The reason why you're all disagreeing on how "good" the reports need to be is that there doesn't seem to be any correlation between report quality and any goal or objective you have. Ask yourselves:

  • Why do we produce these reports?
  • Who is the intended audience?
  • What use does that audience have for these reports?
  • What is the overall context for that use?

Are they required by some regulation? Are they meant to be basic documentation for reference, after the fact? Are they meant to be part of a client-facing deliverable? Are they used by your support team? Are they referenced by new hires, as part of their onboarding?

Once you can all agree on why you're making the reports, and who cares about them, the argument should evaporate. You may find yourselves faced with the fact that no one cares, and there's no strong argument to even continue doing the reporting. If that's the case, you should stop. Or, you may find that someone really does care about them - in which case, your argument for improving quality may become much easier to win.

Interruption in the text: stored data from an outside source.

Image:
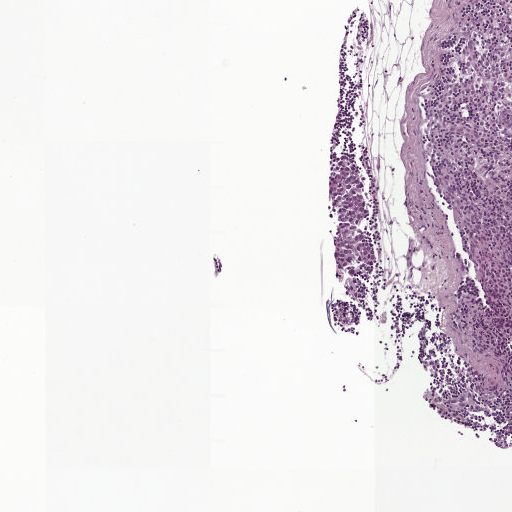
This is a crop of a whole-slide image: an H&E-stained breast-cancer sentinel lymph node section at roughly 5× magnification (about 1.9 µm per pixel; the crop spans about 1 mm).
Question:
Trace the edge of each tumour region in this crop, as (x, y) points from 0 to 511.
Answer:
The outlined metastatic tumour's edge, as a closed clockwise path of 23 points: (349, 152), (355, 156), (362, 166), (365, 178), (364, 191), (370, 215), (363, 225), (363, 230), (371, 239), (376, 250), (376, 264), (358, 281), (360, 299), (353, 300), (345, 297), (346, 275), (331, 262), (329, 238), (334, 225), (330, 220), (327, 175), (328, 163), (336, 153).
The annotated tumour makes up under 5% of the crop.
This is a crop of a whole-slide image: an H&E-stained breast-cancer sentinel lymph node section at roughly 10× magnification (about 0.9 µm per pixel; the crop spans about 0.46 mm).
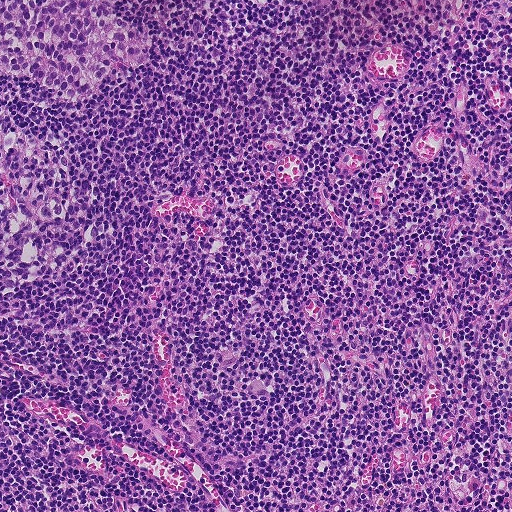
One metastatic tumour region; its boundary, reduced to 21 corners and listed clockwise: (0, 0), (36, 0), (36, 4), (47, 0), (111, 0), (115, 14), (137, 23), (137, 31), (152, 39), (146, 54), (148, 61), (136, 72), (135, 80), (120, 84), (106, 76), (91, 94), (76, 101), (60, 102), (50, 89), (29, 76), (0, 70).
About 5% of this field is tumour.
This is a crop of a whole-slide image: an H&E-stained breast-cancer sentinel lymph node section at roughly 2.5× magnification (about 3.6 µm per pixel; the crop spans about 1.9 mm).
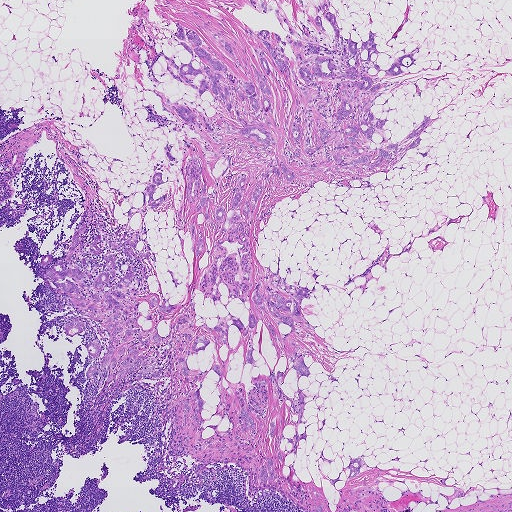
Question: Outline the metastatic carcinoma in this image, as closed paths of (x, y) pixel coordinates.
Answer: Boundaries of seven metastatic tumour regions, simplified and listed clockwise, largest first: region 1: (249, 0), (272, 5), (331, 48), (330, 23), (323, 17), (322, 32), (314, 21), (331, 1), (358, 48), (377, 31), (383, 70), (421, 48), (406, 73), (379, 72), (385, 82), (398, 82), (369, 107), (373, 122), (387, 121), (370, 145), (398, 141), (426, 113), (434, 119), (417, 148), (426, 155), (410, 149), (369, 170), (336, 168), (329, 147), (294, 157), (294, 83), (248, 28), (269, 31), (273, 47), (271, 32), (281, 36), (294, 73), (297, 60), (273, 10); region 2: (196, 153), (212, 217), (242, 171), (240, 210), (270, 166), (295, 175), (271, 173), (250, 218), (252, 292), (259, 283), (272, 301), (290, 299), (278, 275), (308, 288), (300, 312), (314, 329), (294, 321), (292, 337), (310, 373), (298, 380), (282, 323), (285, 342), (259, 320), (253, 367), (242, 363), (248, 336), (232, 325), (228, 344), (201, 328), (227, 315), (196, 289), (191, 219), (209, 249), (214, 233), (198, 200), (185, 199), (183, 164); region 3: (176, 22), (197, 33), (199, 47), (227, 68), (220, 72), (225, 80), (237, 85), (250, 81), (210, 32), (224, 38), (257, 89), (249, 60), (260, 72), (251, 46), (256, 44), (269, 67), (272, 129), (267, 128), (275, 144), (212, 134), (203, 123), (185, 122), (166, 96), (174, 105), (196, 107), (217, 131), (243, 128), (229, 118), (234, 109), (230, 114), (209, 91), (200, 98), (197, 88), (170, 76), (167, 59), (180, 65), (190, 59), (174, 32); region 4: (161, 172), (163, 181), (165, 181), (167, 176), (168, 178), (168, 182), (159, 185), (153, 195), (154, 200), (164, 194), (167, 195), (165, 200), (155, 207), (149, 209), (144, 214), (135, 213), (128, 220), (127, 216), (122, 214), (132, 205), (141, 206), (143, 195), (141, 192), (148, 181), (152, 182), (154, 173); region 5: (323, 450), (323, 454), (324, 457), (333, 461), (330, 465), (327, 462), (326, 461), (321, 464), (320, 468), (321, 471), (324, 475), (330, 479), (333, 479), (338, 477), (338, 473), (341, 471), (342, 467), (345, 468), (348, 465), (351, 458), (354, 458), (361, 457), (365, 463), (366, 470), (351, 478), (346, 479), (350, 470), (348, 469), (343, 471), (339, 478), (342, 480), (335, 483), (335, 486), (320, 474), (317, 467), (317, 462), (314, 461), (319, 457), (320, 453), (319, 452); region 6: (278, 451), (280, 451), (282, 458), (281, 461), (276, 459), (273, 460), (275, 473), (274, 480), (268, 479), (263, 482), (260, 480), (260, 467), (268, 458), (271, 460), (276, 457); region 7: (314, 493), (316, 494), (323, 502), (323, 506), (322, 511), (315, 511), (314, 509), (316, 502).
One more tumour region is annotated but not outlined: its edge is too irregular for a short outline.
Two more small tumour pieces are annotated here but not outlined.
About 20% of this field is tumour.
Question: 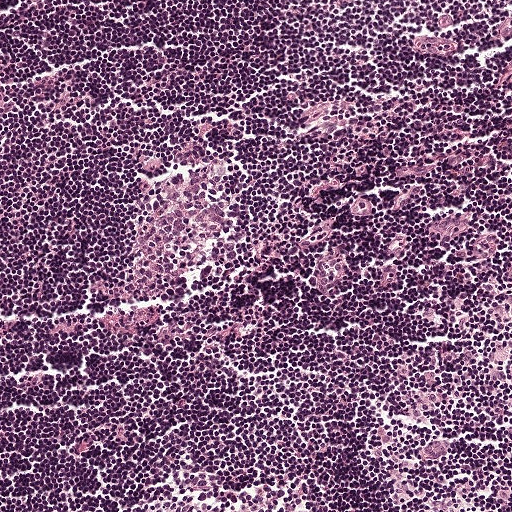
At roughly what magnification is this field shown?

Arguing about report quality without understanding the context of the report is like a bunch of builders sitting around arguing about how high a wall should be. Well, what are the requirements? Who even wants the wall, and what purpose do they have in mind? Are you just building the wall because that's what your team always does? Is there anyone outside your team that is actually asking for a wall to be built in the first place? How can any of the builders justify their argument for wall height without knowing these things? There's no point to even having the discussion until you know the answers to those questions.